= Ja'far Mojtahedi =

Iranian mystic (b. 1925, d. 1996)

Ja’far Mojtahedi (Persian : جعفر مجتهدی) born on January 25, 1925, in Tabriz, was an Iranian mystic who preached love and seeking intercession (tawassul) to the Ahl al-Bayt as the best spiritual path. He died in Mashhad on January 26, 1996. Until 2015 at least eight books have written about him.

== Life ==
Ja'far Mojtahedi was born on February 1, 1924, to a religious and prosperous family in Tabriz.
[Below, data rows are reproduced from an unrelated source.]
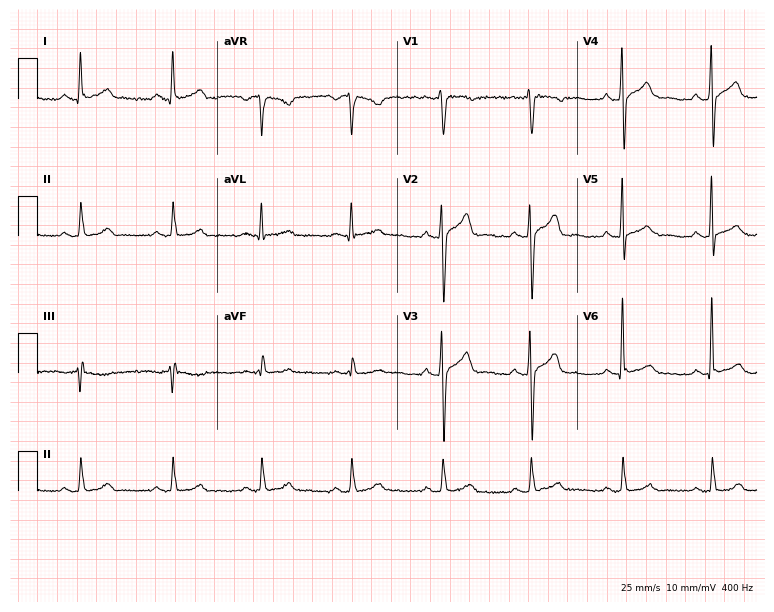
Standard 12-lead ECG recorded from a 37-year-old man (7.3-second recording at 400 Hz). Read as a normal ECG.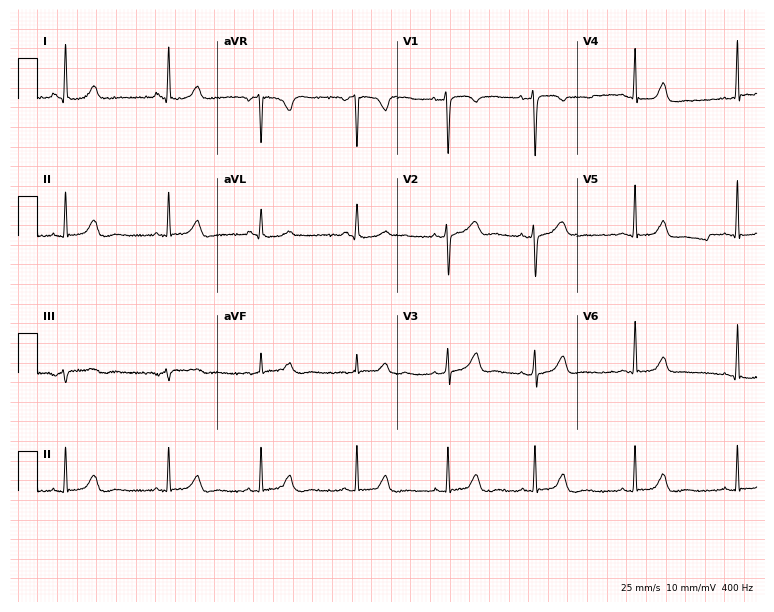
12-lead ECG from a woman, 30 years old (7.3-second recording at 400 Hz). No first-degree AV block, right bundle branch block, left bundle branch block, sinus bradycardia, atrial fibrillation or sinus tachycardia recorded for this tracing.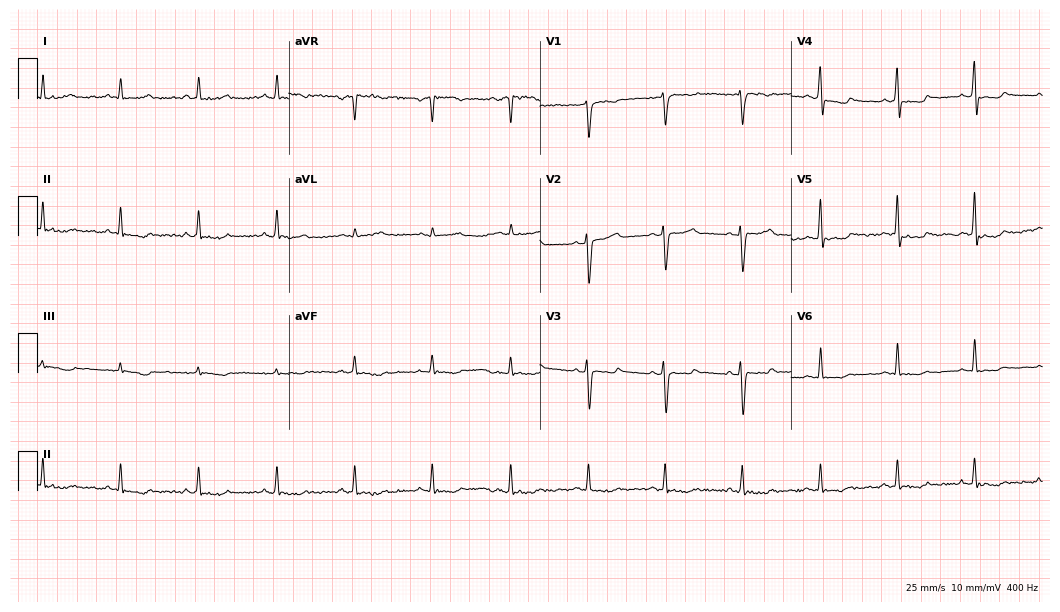
12-lead ECG from a 47-year-old female patient. Screened for six findings — first-degree AV block, right bundle branch block, left bundle branch block, sinus bradycardia, atrial fibrillation, sinus tachycardia — none is recorded.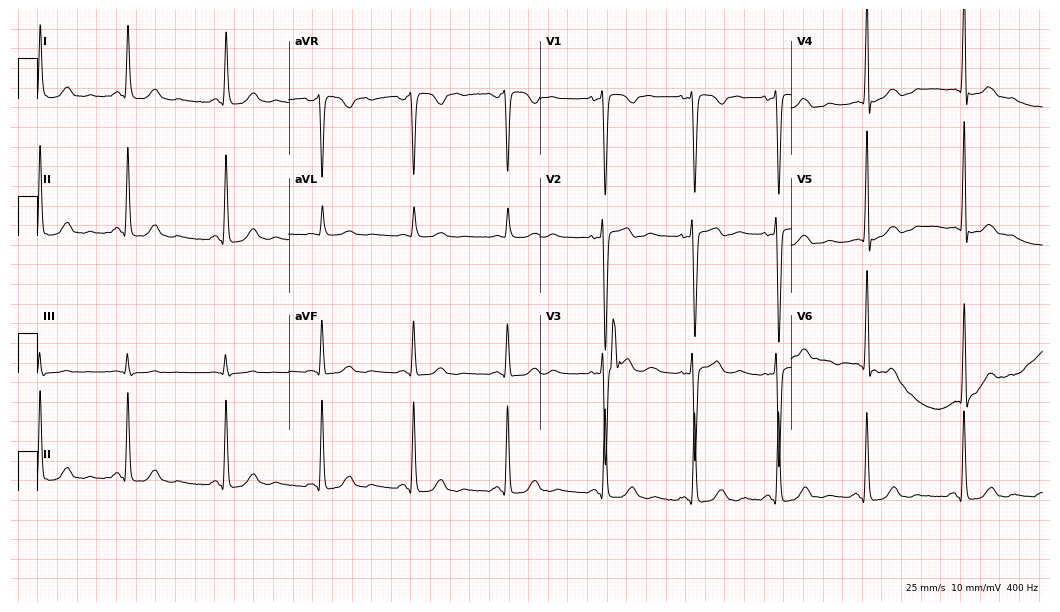
Electrocardiogram, a woman, 45 years old. Overall reading on record: normal ECG.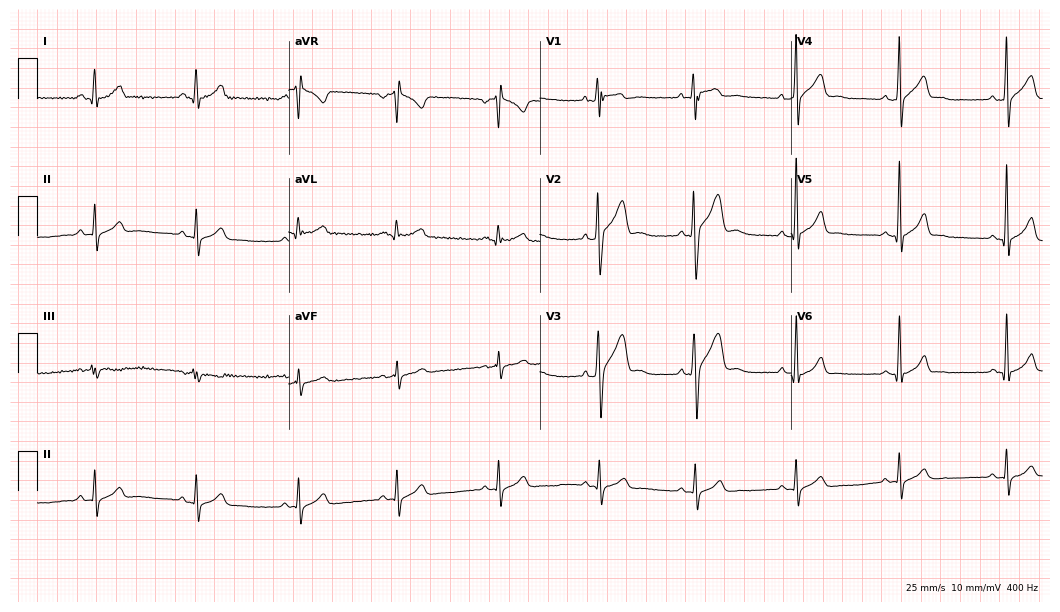
12-lead ECG from a man, 22 years old. No first-degree AV block, right bundle branch block (RBBB), left bundle branch block (LBBB), sinus bradycardia, atrial fibrillation (AF) or sinus tachycardia recorded for this tracing. Other findings, if any, are not listed.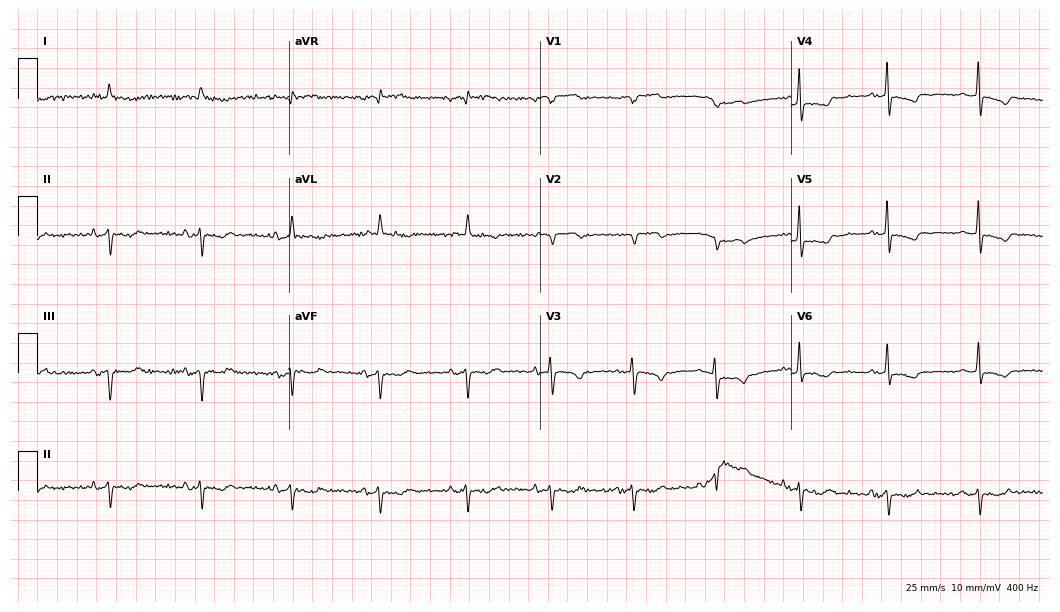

His father, Mirza Yusuf, was a devotee of Husayn ibn Ali, to the extent that he often led the caravan of pilgrims to Karbala from Tabriz and paid for the expenses of the poor pilgrims himself.
Ja'far received his primary education in Tabriz and did not receive the traditional seminary education, but he was fully versed in Persian and Arabic texts and literature.
Ja'far set out for Karbala on foot at a young age, but was imprisoned on the way for an unknown crime. In prison and after his release, many incidents happened to him, all of which resulted in greater recourse to and adherence to the Ahl al-Bayt and he became very exceptional and distinguished in his appeal to the infallible Imams.
Ja'far settled in Qom at the age of 20. In the last years of his life, Sheikh Ja'far settled near the Imam Reza shrine for about four years. He died in 1374 AH.